Contrastive Cross-Modal Objectives

For any pair of modalities \((m_1, m_2)\), contrastive alignment minimises the distance between representations of matched pairs and maximises distance between unmatched pairs:

\[\mathcal{L}_{\text{align}} = -\log \frac{\exp(\text{sim}(\mathbf{z}_{m_1}^{(i)}, \mathbf{z}_{m_2}^{(i)}) / \tau)}{\sum_{j} \exp(\text{sim}(\mathbf{z}_{m_1}^{(i)}, \mathbf{z}_{m_2}^{(j)}) / \tau)}\]

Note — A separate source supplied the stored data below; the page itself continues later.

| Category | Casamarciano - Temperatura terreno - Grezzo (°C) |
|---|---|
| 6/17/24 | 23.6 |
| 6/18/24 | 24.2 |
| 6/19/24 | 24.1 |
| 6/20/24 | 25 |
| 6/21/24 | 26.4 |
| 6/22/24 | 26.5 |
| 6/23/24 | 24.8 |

where \(\text{sim}(\cdot, \cdot)\) is cosine similarity and \(\tau\) is a temperature hyperparameter. This is the InfoNCE / NT-Xent contrastive loss used in CLIP and SimCLR, adapted to physiological modality pairs.

Missing Modality Handling

At test time, one or more modalities may be unavailable. Strategies:

Strategy Description Limitation
Zero imputation Set missing modality embedding to zero May shift decision boundary
Mean imputation Replace with training-set mean embedding Assumes mean is a plausible representation
Cross-modal reconstruction Predict the missing modality's embedding from available modalities Requires reconstruction head per modality pair
Learned masking Train with randomly masked modalities; model learns to use available subset Most general; requires training with masking

The approach in Jiang et al. (2025) trains with random modality masking during pre-training, making the decoder robust to any missing subset at inference.

Relationship to Underrepresented Modalities

When a modality has insufficient data for independent pre-training, cross-modal alignment from EEG to that modality bootstraps a useful encoder without requiring a separate large pre-training corpus. See Underrepresented Modalities.